Since then, many platforms are under investigation by the SEC for failing to register. The list includes organizations such as Ripple Labs, Telegram Group, Ether Delta, and others.
Recently, the CEO of cryptocurrency exchange Coinbase revealed in a series of tweets that his company had also been threatened by SEC. The agency allegedly threatened to sue Coinbase if the platform released a new feature known as Lend, designed to let its users earn interest on coins. As a result, the company has cancelled its program launch.
SEC’s prying eyes did not even spare Uniswap, a decentralized exchange that facilitates trading of tokens. Though it is still not clear exactly what the agency was looking for, it is evident that they intend to keep the DeFi space under scrutiny.
Decentralized apps built on blockchain technology have been around since 2017, only gaining traction since then. As SEC’s regulatory investigations on these platforms become increasingly more common, users have expressed doubt over the agency’s intentions. In fact, many go so far as to say that these are signs of SEC waging a war against crypto.
If we look at the matter from the SEC’s point of view, they are not wrong in their stance. ICOs are just the cryptocurrency alternative to IPOs, which have always been subject to regulation. Why should the SEC treat platforms employing cryptocurrency instead of fiat money any differently? At the end of the day, the goal is to catch wrongdoers who swindle investors out of their money.
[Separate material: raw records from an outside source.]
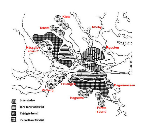 Generalplan för Stockholm 1952, de röda tunnelbanestationerna är inlagda i efterskott av Holger Ellgaard
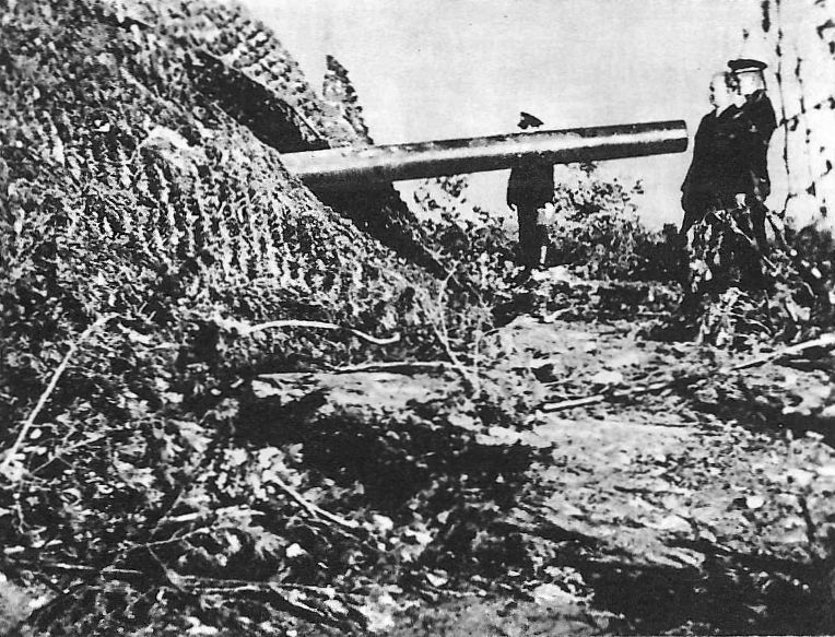 Zamaskowane stanowisko armaty Bofors kal. 152,4 mm 31. Baterii im. Heliodora Laskowskiego na Helu oglądane przez Niemców.
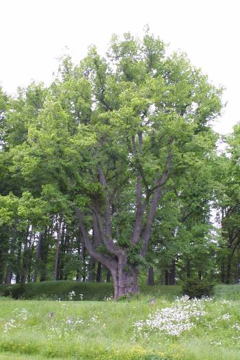 Lípa velkolistá v zámeckém parku v Chyši u Žlutic.

Critics of SEC however maintains a different stance. In their eyes, the SEC is a predatory agency that is poking their nose in spaces where they don’t belong. The essence of DeFi lies in its decentralization, they say. By surrendering their actions to SEC, developers are ceding control on a space which should enforce trustlessness. And, even if they do cooperate, might face absurd demands like a copy of slack conversations between employees or personal details of users on the waitlist of an upcoming program.
In essence, the root of this controversy lies in differing definitions of security. The SEC has always claimed to be an agency protecting the rights of investors. From their perspective, they are doing whatever they can to ensure the security of investors’ money. By enforcing laws and upholding strict regulatory measures, they may be able to prevent unfavorable outcomes like a possible market crash from formulating in the first place.
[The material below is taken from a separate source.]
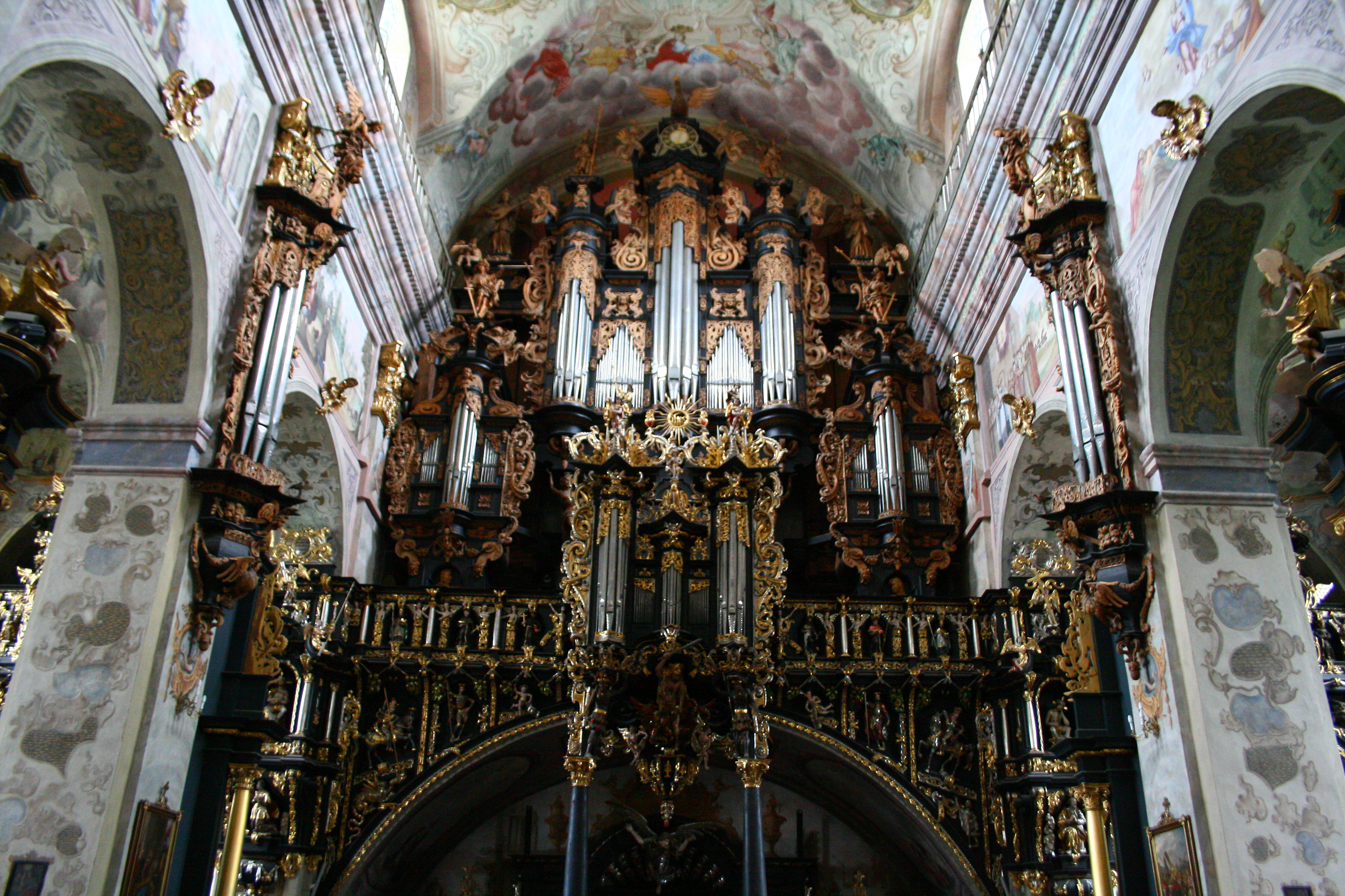 Organy w Bazylice Zwiastowania Najświętszej Maryi Panny w Leżajsku.

Developers and users of DeFi platforms, however, may think differently. They believe that as creators of these applications it is their utmost responsibility to provide as safe of a space as possible for their users to engage in financial activities. DeFi is the current target, but who is next? Imagine if mixing platforms like Tornado Cash were also regulated. Wouldn’t this hinder the core values of anonymity and decentralization that blockchain technology is based on?
As of now, it is difficult to decide which side is correct in their justifications. Perhaps as time goes by, SEC regulations will just become another norm that developers on the blockchain will need to cater to before launching any new program. Until then, the SEC’s role in decentralized finance is up for debate.